We urge you to open your mind and try something new - the performing arts!

This spring, one show particularly shines: Fly on a Wall’s annual works-in-progress showcase, Excuse the Art. The founding artists call Fly “a platform for innovative performance.” They formed the collective in 2014 when three friends with a shared training background decided that they wanted to produce their own work. “Forging your own path can be overwhelming, so we were seeking support from each other in becoming our own artists,” says Fly artist, Nicole Johnson. “We’re an artist-led platform. The desire to become a platform came from supporting each other’s works. We’re interested in building and developing our own work while actively supporting others with the resources we can share.”

They have been resident artists at the fully-equipped Windmill Arts Center in East Point since 2018, where they have extended the benefits of this space to hundreds of artists across Atlanta since then through residency programs, performance opportunities, and intensive workshops. Excuse the Art gives independent artists space in the studio, time in the process, and a stipend so they can focus on the creative play and effort that forms the core of any artwork. “We wanted to put more value on the creative process. That’s where the most amazing ideas are born,” says Jimmy Joyner.

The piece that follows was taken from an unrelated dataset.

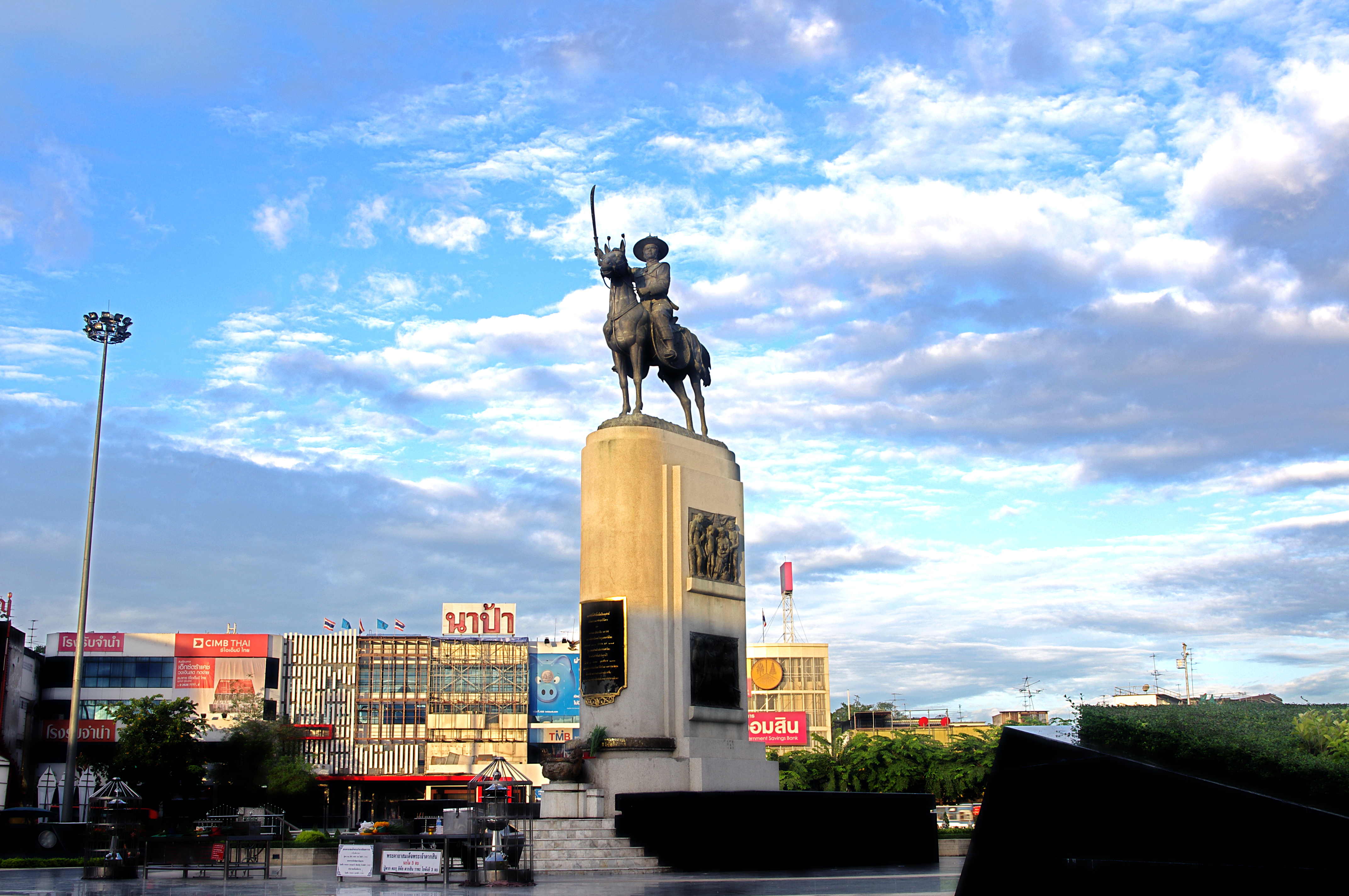 พระบรมราชานุสาวรีย์ สมเด็จพระเจ้ากรุงธนบุรี ตั้งอยู่ใจกลางวงเวียนใหญ่ เป็นอนุสาวรีย์และสวนสาธารณะขนาดเล็ก ที่ชาวธนบุรีนิยมไปออกกำลังกายกัน

This year's lineup is incredibly talented and diverse. Dance and theatre artists alike will grace the stage, including Indya Childs, who was named in Dance Magazine’s “25 to Watch,” and Frankie Consent, a 2021 Hambidge Cross-Pollination Art Lab resident artist. Be sure to buy tickets for two nights in a row so you can catch the full cast! Tickets and more information are available on their website at FlyOnAWall.buzz/eta-tickets

  • Photo by Christina J. Massad. Excuse the Art, 2022
  • Photo by Christina J. Massad. Excuse the Art.  April 7 - 10,  The Windmill Arts Center
  • Photo courtesy of Fly on a Wall. From left to right: Nathan Griswold, Jimmy Joyner, Christina Massad, Sean Nguyen-Hilton, Nicole Johnson, and Nicholas Goodly
  • Photo by Christina J. Massad. Fly on a Wall's creative intensive.
  • Photo by Christina J. Massad. A dancer in morning class.
  • Photo by Darvensky Louis. "Tile" by Fly artist, Nathan Griswold.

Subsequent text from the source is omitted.